Fear shuddered through her as Dobbs locked his hands on top of his head. She moved toward him to take his weapon, but saw he didn't have one. "Your gun, where's your gun, Jack?"
"Al, it was Murphy. You've got it all wrong. It was Murphy. Not me. Jesus, not me. Murphy."
He was moving toward her, inching toward her. She stepped back. "Stay where you are, Jack." Her finger pulled back on the trigger.
Now he was smiling. "You wouldn't shoot me, Al. It's me. Jack." He tapped his chest. "My gun's in the car. I'm not even armed, Al. Monica wanted to leave Murphy." That smile remained on his face, growing more grotesque by the second; a smile that seemed to almost touch his ears. "She just couldn't muster the courage to do it. Instead, she told him she was having an affair. I told her not to do that. I did. But she didn't listen to me. I had to teach her a lesson. I had to show her who was boss. And then . . ."
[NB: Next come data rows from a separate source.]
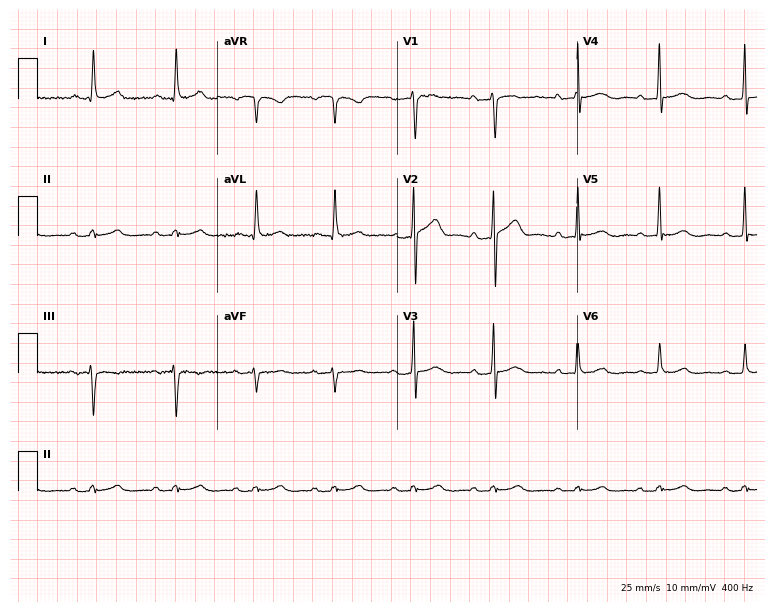
Standard 12-lead ECG recorded from a male, 75 years old. Read as a normal ECG.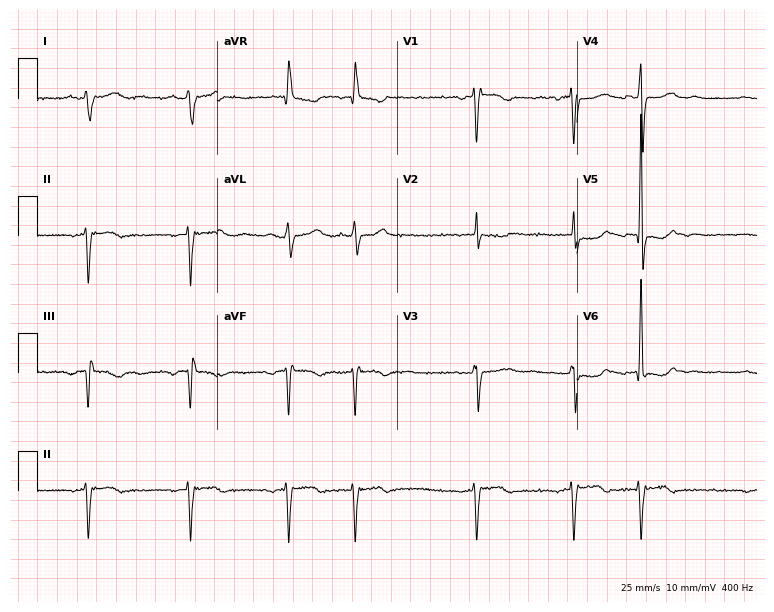
12-lead ECG (7.3-second recording at 400 Hz) from a woman, 54 years old. Screened for six findings — first-degree AV block, right bundle branch block, left bundle branch block, sinus bradycardia, atrial fibrillation, sinus tachycardia — none is recorded. Other findings, if any, are not listed.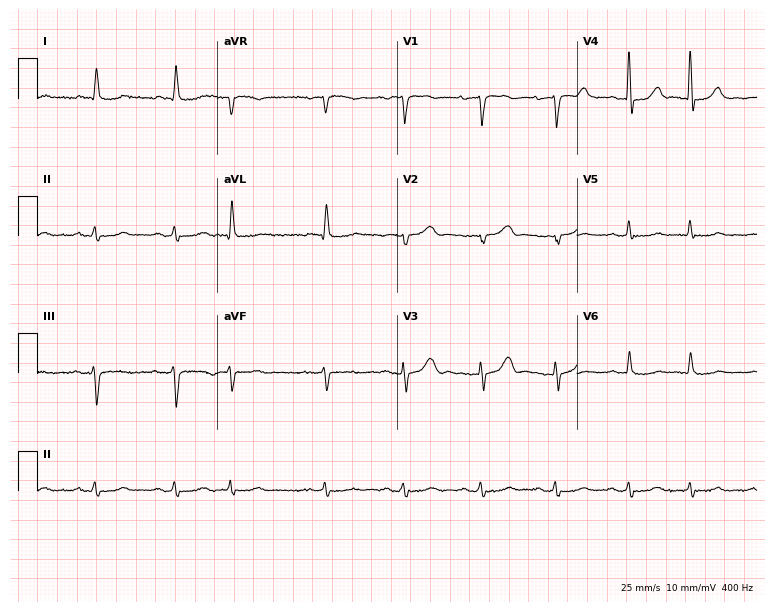
12-lead ECG from a 68-year-old female. No first-degree AV block, right bundle branch block, left bundle branch block, sinus bradycardia, atrial fibrillation or sinus tachycardia recorded for this tracing. Other findings, if any, are not listed.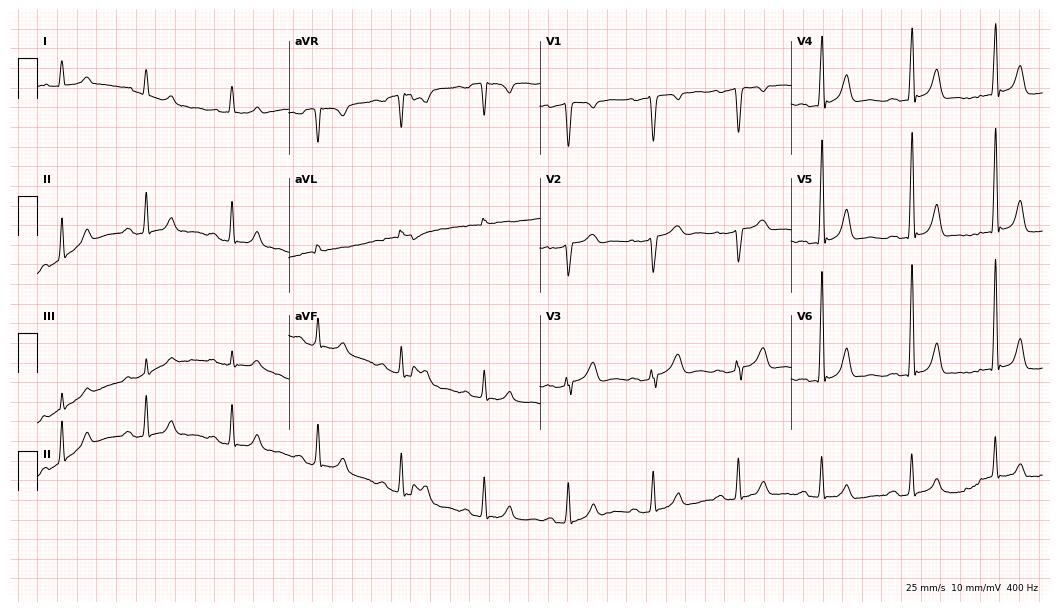
ECG (10.2-second recording at 400 Hz) — a male patient, 66 years old. Labelled as a normal ECG.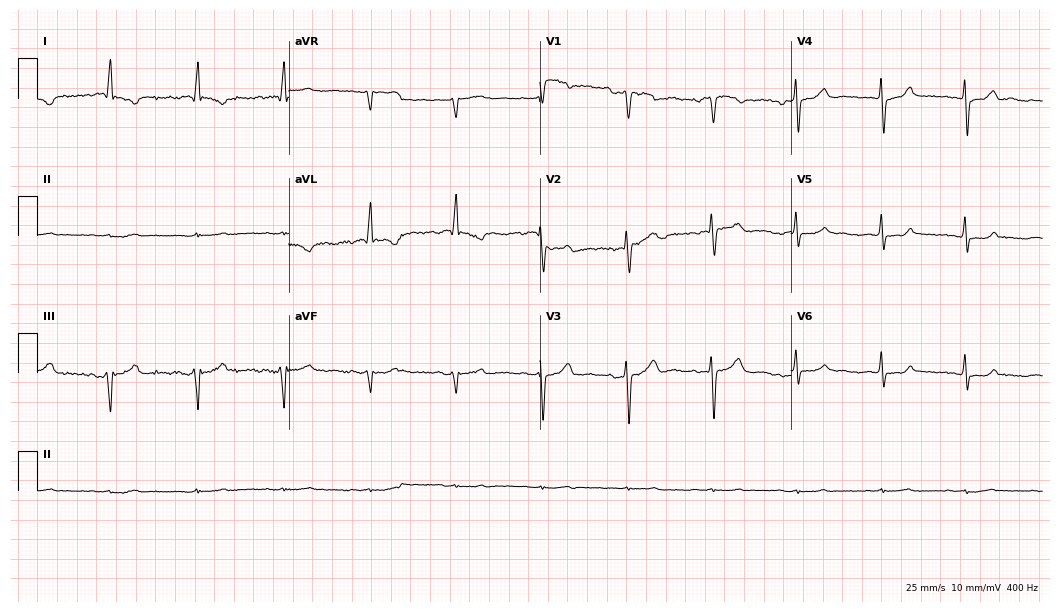
Standard 12-lead ECG recorded from a 69-year-old male. None of these six findings is recorded: first-degree AV block, right bundle branch block, left bundle branch block, sinus bradycardia, atrial fibrillation, sinus tachycardia.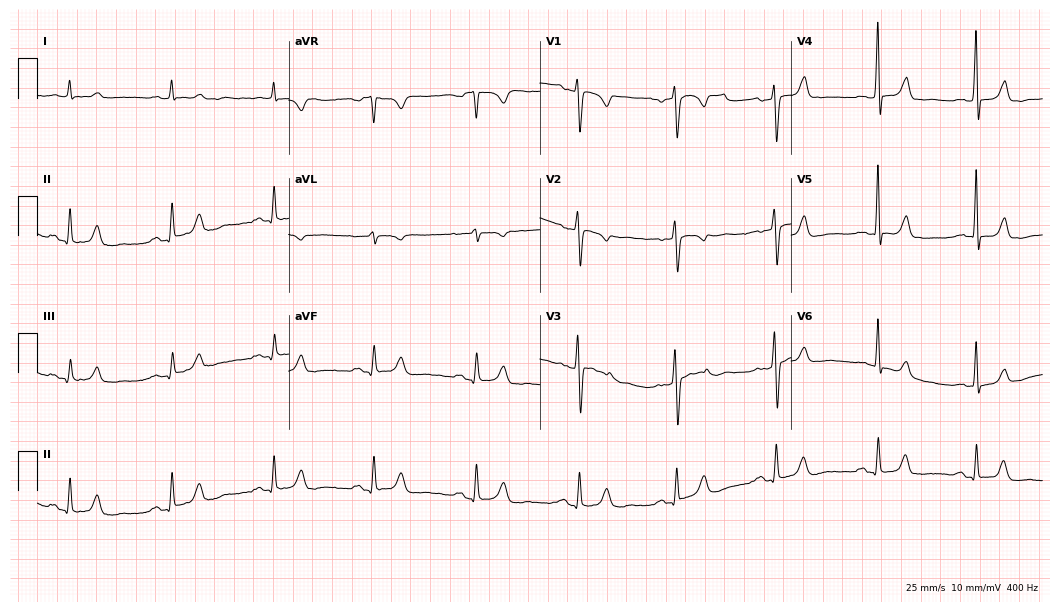
ECG — a female patient, 39 years old. Screened for six findings — first-degree AV block, right bundle branch block, left bundle branch block, sinus bradycardia, atrial fibrillation, sinus tachycardia — none is recorded.

"That's Eve on the ground, not Monica."
Something flickered in his eyes, fear, comprehension, horror, she didn't know. He inched closer, his frown deepening, and she cried, "Don't, Jack, don't make me do it!"
But he didn't stop. He lunged at her.
And she blew him away.
August 1
"I
really hate good-byes, Kincaid."
"Me too."
"Then why're we sitting here?"
They were in her Honda out in front of the Ladeco terminal of the Miami Airport. It was the first time they'd been off Tango Key together, and there was a kind of twisted irony that it should be now, the day he was leaving for Chile. This was when she was supposed to say,
Have a nice trip, Ryan. Write when you can. Stay clear of coups and revolutions.
This was when it would've helped to be gorgeous.
"You want to sit inside?" he asked.
"No."
He reached into the knapsack between them and pulled out a ticket. He handed it to her. "For Christmas. Just so you can't back out."
She looked down at the ticket. The dates were open, but it was a round-trip, all right, Tango to Miami to Santiago and back. She thought about Eve, locked up in an institution. She thought about Murphy, who had died en route to the hospital. She thought about Dobbs. She shook her head and passed it back to him. "Maybe we won't feel the same at Christmas."
"I will," he said, and folded the ticket and slipped it inside her purse and opened the door. "I'll feel the same."
She got out and walked around to the hatchback and unlocked it. He pulled his suitcase out. One suitcase, that was all. She walked with him as far as the door. He kissed her good-bye and whispered that he loved her. Then he strolled through the electronic doors and they sighed shut behind him
Aline just stood there, watching him through the glass until the crowd sucked him in. Her heart burst. Finally, she turned away and hurried back toward her car, and when she looked up, there was Bernie leaning against the Honda. "Hi, Al. You got a ticket." She waved it. "They don't mess around up here in the big city, you know. Five minutes in a No Parking zone and they get you for fifty bucks."
"What're you doing here?"
She shrugged. "Oh, your little pal Ferret told me what time Kincaid's plane was leaving, and I figured you might want to head over to Miami Beach and do the town or something."
Aline laughed. Bernie grinned mischievously as she ripped the parking ticket in two and tossed the pieces over her shoulder. The hot breeze caught them and lifted them up, up over the black asphalt, the traffic, into the blue South Florida sky.